Welche gravierenden Folgen auch nur ein kleiner Umweg haben kann, zeigt aktuell eine Entscheidung des Thüringer Landessozialgerichts vom 21.03.2019. Das Gericht hatte sich mit folgendem Fall zu beschäftigen: Die Klägerin dieses Verfahrens war als Pflegefachkraft bei einem mobilen Pflegedienst beschäftigt. Auf dem Weg zu einer Patientin fasste die Klägerin kurzfristig den Entschluss, eine Bäckerei aufzusuchen, um dort einen Kaffee zu erwerben. Nach ihren Angaben hatte die Klägerin vor, den Kaffee von der Bäckerei mitzunehmen und ihn nach Ende der nächsten Pflegemaßnahme zu trinken. Zu diesem Zweck bog die Klägerin von dem an sich vorgesehen Weg zu der Patientin ab und stellte ihr Fahrzeug in einer Parkbucht vor einer Bäckerei ab. Bei dem Betreten der Bäckerei stolperte sie, fiel hin und zog sich eine Verletzung am Knie zu.
Die beklagte Berufsgenossenschaft verneinte das Vorliegen der Voraussetzungen eines Arbeitsunfalls. Die hiergegen gerichtete Klage wies sodann auch das zuständige Sozialgericht in erster Instanz ab. Das für die Berufung zuständige Landessozialgericht in Erfurt bestätigte mit der eingangs genannten Entscheidung die Rechtsauffassung der Berufsgenossenschaft und des erstinstanzlich zuständigen Sozialgerichts.
Zur Begründung hat das Landessozialgericht ausgeführt, die konkrete Verrichtung der Klägerin zum Unfallzeitpunkt, nämlich der Kauf eines Bechers Kaffee, habe in keinerlei sachlichem Zusammenhang mit der versicherten Tätigkeit gestanden.
Der gesetzliche Unfallversicherungsschutz erfasse gerade nicht alle Tätigkeiten eines Arbeitnehmers am Arbeitsort oder während einer betrieblich veranlassten Fahrt. Versichert war nach Ansicht des Gerichts im hier vorliegenden Fall lediglich der direkte Weg von einem Patienten zum nächsten.

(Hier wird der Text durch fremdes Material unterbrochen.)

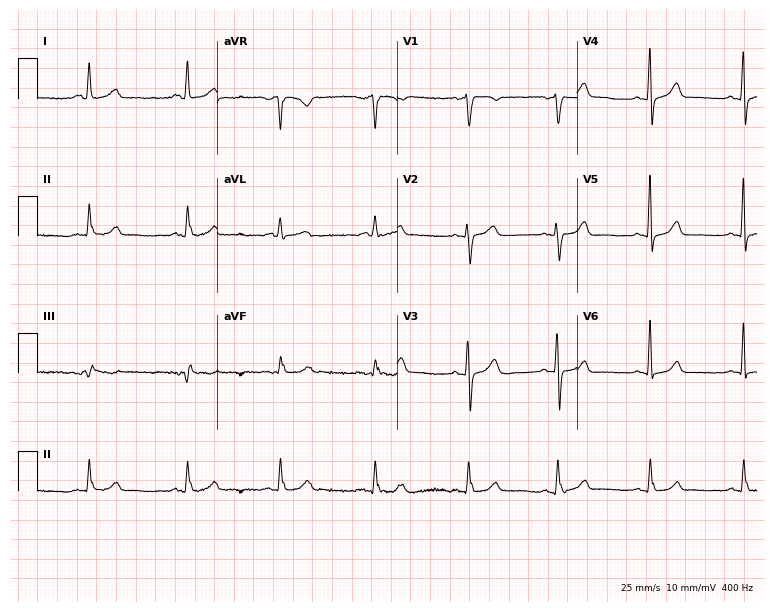
12-lead ECG from a female, 62 years old. No first-degree AV block, right bundle branch block, left bundle branch block, sinus bradycardia, atrial fibrillation or sinus tachycardia recorded for this tracing. Other findings, if any, are not listed.

Der von der Klägerin gewählte Umweg über die Bäckerei sei als höchstpersönliche Verrichtung tatsächlich nicht versichert. Allgemein führt das Gericht hierzu aus, dass bei sämtlichen Betriebswegen zu prüfen sei, ob die Verrichtung in einem sachlichen Zusammenhang mit der versicherten Tätigkeit stehe. Der Umweg zum Zwecke der Nahrungsaufnahme stehe gerade nicht in sachlichem Zusammenhang mit der ausgeübten Beschäftigung.
Gerade für Arbeitnehmer, die im Außendienst beschäftigt sind, dürfte diese Entscheidung von nicht unerheblicher Bedeutung sein. Diese müssen sich stets darüber im Klaren sein, dass ein Umweg, der etwa durch eine kleine Pause veranlasst wird, letztlich nicht versichert sein dürfte. Auch Mitarbeiter, die auf dem Weg zur Arbeit oder nach Hause private Erledigungen verrichten und hierbei vom direkten Weg abweichen, sind nicht versichert gegen die Folgen von Unfällen, die sie auf diesen Umwegen erleiden.

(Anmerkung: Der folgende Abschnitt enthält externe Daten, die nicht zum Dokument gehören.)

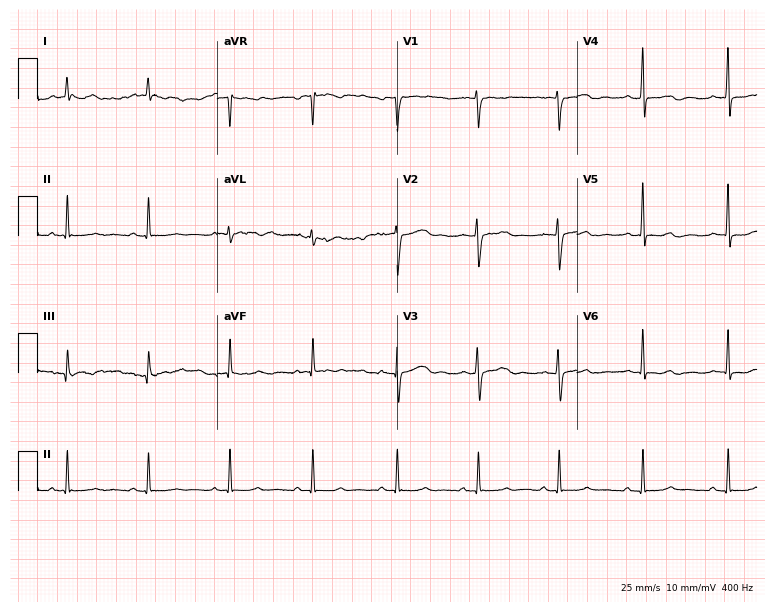
12-lead ECG from a 40-year-old woman. Labelled as a normal ECG.

Ein kleiner Umweg kann damit letztlich große Auswirkungen haben. Dies zeigt sich bereits in dem Umstand, dass das Verletztengeld wie eingangs ausgeführt wurde höher ausfällt als das reine Krankengeld. Arbeitnehmern kann daher vorsorglich nur eine entsprechende private Absicherung angeraten werden.